StarQuest Online was a massively multiplayer online role playing game taking place in a large universe. It was created by Castle Thorn Software. In 2009 NeXeon Technologies partnered with Castle Thorn to support development of the game, but in mid-2014 the game had been shut down.

==Description==
The game was set in the 23rd century whereby the players undertake the one of several roles across four playable factions. The player is set on a ship on their own, or with several other real players from around the world, and take the role aboard a starship such as the Helmsman, Tactical Officer or even the Captain of the ship. The player can walk around the ship as one of five races depending on their faction and customize the ship to their liking. The ships can then partake in combat with the NPC Pirate faction, or in PvP with other factions or player pirates.

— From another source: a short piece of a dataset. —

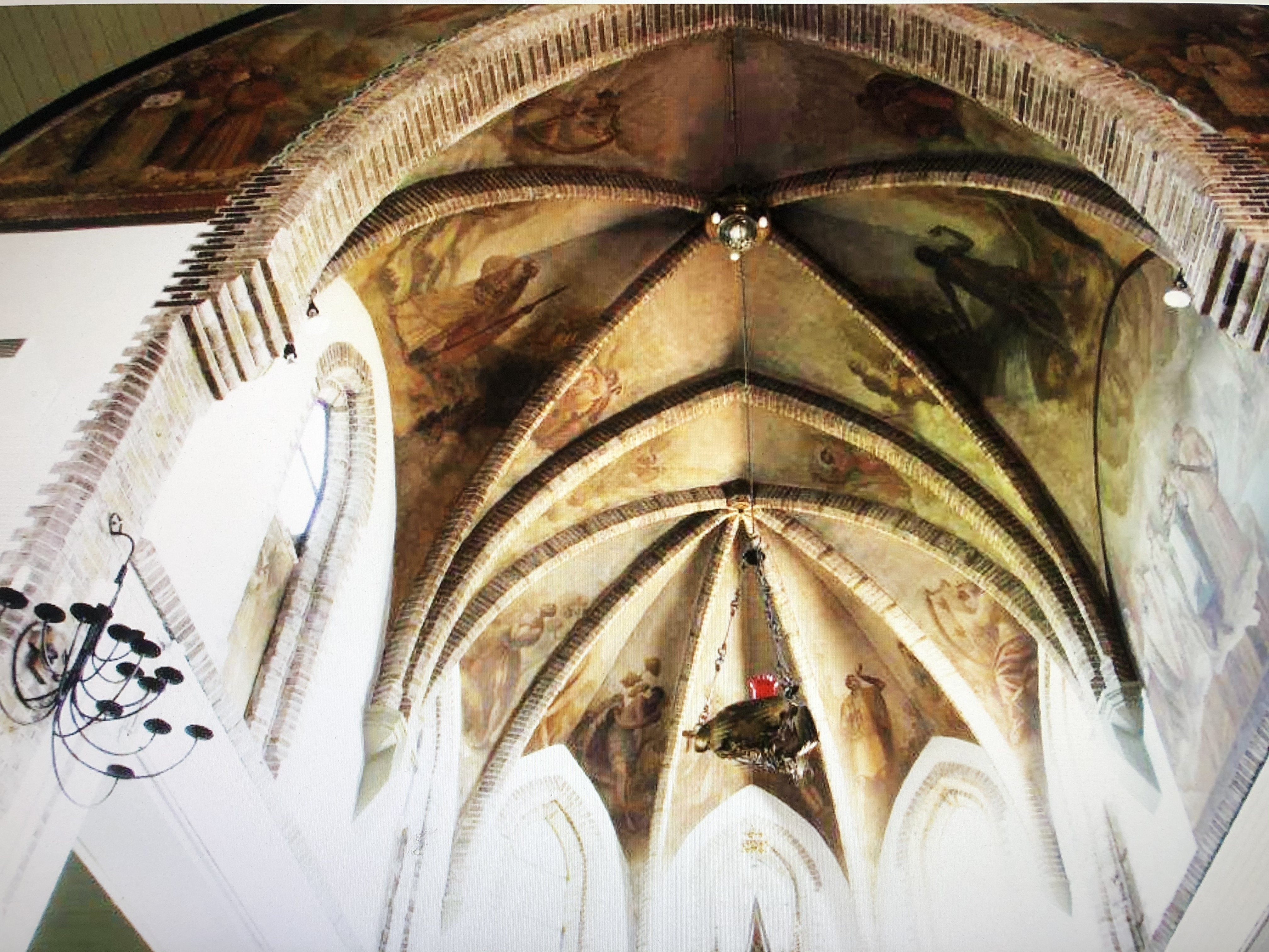 Gewelven van de Sint-Clemenskerk (Nes, Ameland) met schilderingen van Jacob Ydema, voor de brand van 2013.

The game itself is an online persistent sandbox where there anything can happen at any time. A hostile player ship can sneak up on another player and attack at any time, in any solar system. Typically combat takes place in the vast endless plane of 'Hyperspace' the method used to travel between star systems. When the player logs off, the world still develops, civilians will still have their colonies growing, ships will still fly towards a destination while offline, and players can still be attacked if their ship is moving.

There are over 17,000 star systems in StarQuest Online, and approximately 100,000 individual planets. Star positions were taken from Hipparcos satellite data for positional accuracy . Each planet was then created using a stellar dust accretion program based on the mass of each star. There are over 150 non-player character (NPC) races, and many other alien creatures inhabiting these worlds. Players can choose from three unique races when creating their characters. Several different classes of starships are available for players to command, explore, and battle with .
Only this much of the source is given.